Showing 4 changed files with 179 additions and 56 deletions.
diff --git a/src/plan_partialize.c b/src/plan_partialize.c
@@ -6,7 +6,13 @@
 #include <postgres.h>
 #include <catalog/pg_type.h>
 #include <nodes/nodeFuncs.h>
+#include <nodes/nodes.h>
+#include <nodes/pg_list.h>
+#include <nodes/relation.h>
 #include <optimizer/planner.h>
+#include <optimizer/cost.h>
+#include <optimizer/var.h>
+#include <optimizer/tlist.h>
 #include <parser/parse_func.h>
 #include <utils/lsyscache.h>
 
@@ -15,15 +21,30 @@
 #include "utils.h"
 
 #define TS_PARTIALFN "partialize_agg"
+
 typedef struct PartializeWalkerState
 {
 	bool found_partialize;
+	bool found_non_partial_agg;
 	bool looking_for_agg;
 	Oid fnoid;
 } PartializeWalkerState;
 
+/*
+ * Look for the partialize function in a target list and mark the wrapped
+ * aggregate as a partial aggregate.
+ *
+ * The partialize function is an expression of the form:
+ *
+ * _timescaledb_internal.partialize_agg(avg(temp))
+ *
+ * where avg(temp) can be replaced by any aggregate that can be partialized.
+ *
+ * When such an expression is found, this function will mark the Aggref node
+ * for the aggregate as partial.
+ */
 static bool
-partialize_function_call_walker(Node *node, PartializeWalkerState *state)
+check_for_partialize_function_call(Node *node, PartializeWalkerState *state)
 {
 	if (node == NULL)
 		return false;
@@ -32,86 +53,147 @@ partialize_function_call_walker(Node *node, PartializeWalkerState *state)
 	 * If the last node we saw was partialize, the next one must be aggregate
 	 * we're partializing
 	 */
-	if (state->looking_for_agg)
-	{
-		Aggref *agg_ref;
+	if (state->looking_for_agg && !IsA(node, Aggref))
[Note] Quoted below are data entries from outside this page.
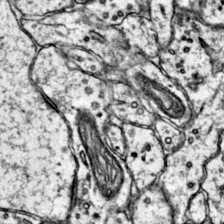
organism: Mouse
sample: Primary visual cortex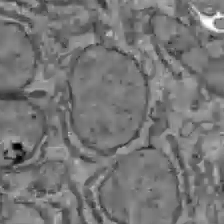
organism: C57BL Mouse
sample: Liver

+		elog(ERROR, "the input to partialize must be an aggregate");
 
-		if (!IsA(node, Aggref))
-			elog(ERROR, "The input to partialize must be an aggregate");
+	if (IsA(node, Aggref))
+	{
+		Aggref *aggref = castNode(Aggref, node);
 
-		agg_ref = castNode(Aggref, node);
-		agg_ref->aggsplit = AGGSPLIT_INITIAL_SERIAL;
-		if (agg_ref->aggtranstype == INTERNALOID && DO_AGGSPLIT_SERIALIZE(AGGSPLIT_INITIAL_SERIAL))
-			agg_ref->aggtype = BYTEAOID;
-		else
-			agg_ref->aggtype = agg_ref->aggtranstype;
+		if (state->looking_for_agg)
+		{
+			state->looking_for_agg = false;
+			aggref->aggsplit = AGGSPLIT_INITIAL_SERIAL;
+
+			if (aggref->aggtranstype == INTERNALOID &&
+				DO_AGGSPLIT_SERIALIZE(AGGSPLIT_INITIAL_SERIAL))
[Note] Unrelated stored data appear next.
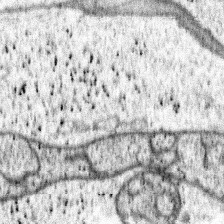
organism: Human
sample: HeLa cells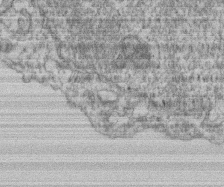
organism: Mouse
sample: T cell stromal cell synapse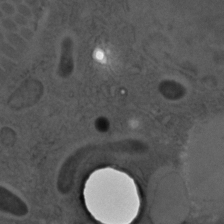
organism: C. elegans
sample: C. elegans embryo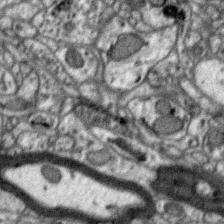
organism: Zebra finch
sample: Brain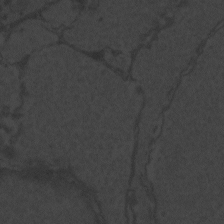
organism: Zebrafish
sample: Macrophage infected with Toxoplasma gondii

+				aggref->aggtype = BYTEAOID;
+			else
+				aggref->aggtype = aggref->aggtranstype;
+		}
 
-		state->looking_for_agg = false;
+		/* We currently cannot handle cases like
+		 *     SELECT sum(i), partialize(sum(i)) ...
+		 *
+		 * We check for non-partial aggs to ensure that if any of the aggregates
+		 * in a statement are partialized, all of them have to be.
+		 */
+		else if (aggref->aggsplit != AGGSPLIT_INITIAL_SERIAL)
+			state->found_non_partial_agg = true;
 	}
 	else if (IsA(node, FuncExpr) && ((FuncExpr *) node)->funcid == state->fnoid)
 	{
 		state->found_partialize = true;
 		state->looking_for_agg = true;
 	}
 
-	return expression_tree_walker((Node *) node, partialize_function_call_walker, state);
+	return expression_tree_walker(node, check_for_partialize_function_call, state);
 }
 
-/* We currently cannot handle cases like
- *     SELECT sum(i), partialize(sum(i)) ...
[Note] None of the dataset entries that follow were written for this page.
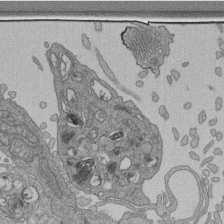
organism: Human
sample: Retinal organoid Rod and Cone cells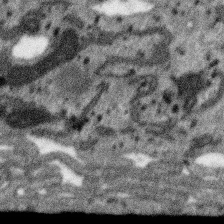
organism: Human
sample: Lung epithelial cells infected with SARS-CoV-2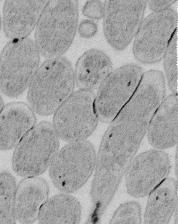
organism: E. coli
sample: Bacterial nucleoid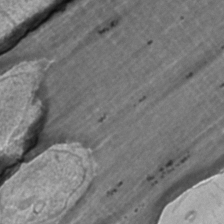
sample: Trachea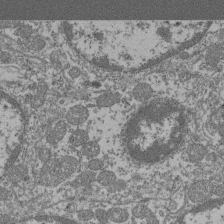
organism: Mouse
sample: Glomerulus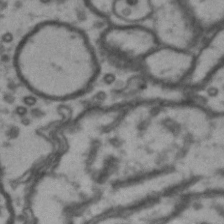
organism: Drosophila
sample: Brain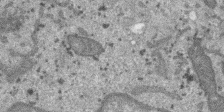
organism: Human
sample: Lung epithelial cells infected with SARS-CoV-2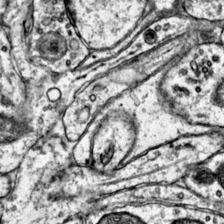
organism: Mouse
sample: Primary visual cortex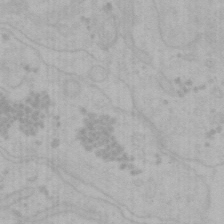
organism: Mouse
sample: Choroid plexus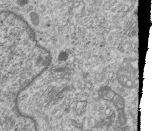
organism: Human
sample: MDA-MB-231 cells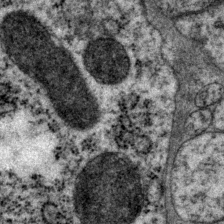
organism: P. pacificus
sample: Pharynx

- * instead we use this function to ensure that if any of the aggregates in a statement are
- * partialized, all of them are
- */
 static bool
-ensure_only_partials(Node *node, void *state)
-{
-	if (node == NULL)
-		return false;
-
-	if (IsA(node, Aggref) && castNode(Aggref, node)->aggsplit != AGGSPLIT_INITIAL_SERIAL)
-		elog(ERROR, "Cannot mix partialized and non-partialized aggregates in the same statement");
-
-	return expression_tree_walker((Node *) node, ensure_only_partials, state);
-}
-
-void
-ts_plan_process_partialize_agg(PlannerInfo *root, RelOptInfo *input_rel, RelOptInfo *output_rel)
+has_partialize_function(Query *parse)
 {
 	Oid partialfnoid = InvalidOid;
 	Oid argtyp[] = { ANYELEMENTOID };
-	Query *parse = root->parse;
+
 	PartializeWalkerState state = { .found_partialize = false,
+									.found_non_partial_agg = false,
 									.looking_for_agg = false,
 									.fnoid = InvalidOid };
 	List *name = list_make2(makeString(INTERNAL_SCHEMA_NAME), makeString(TS_PARTIALFN));
-	ListCell *lc;
 
-	if (CMD_SELECT != parse->commandType)
-		return;
 	partialfnoid = LookupFuncName(name, lengthof(argtyp), argtyp, false);
 	Assert(partialfnoid != InvalidOid);
-
 	state.fnoid = partialfnoid;
-	partialize_function_call_walker((Node *) parse->targetList, &state);
+	check_for_partialize_function_call((Node *) parse->targetList, &state);
+
+	if (state.found_partialize && state.found_non_partial_agg)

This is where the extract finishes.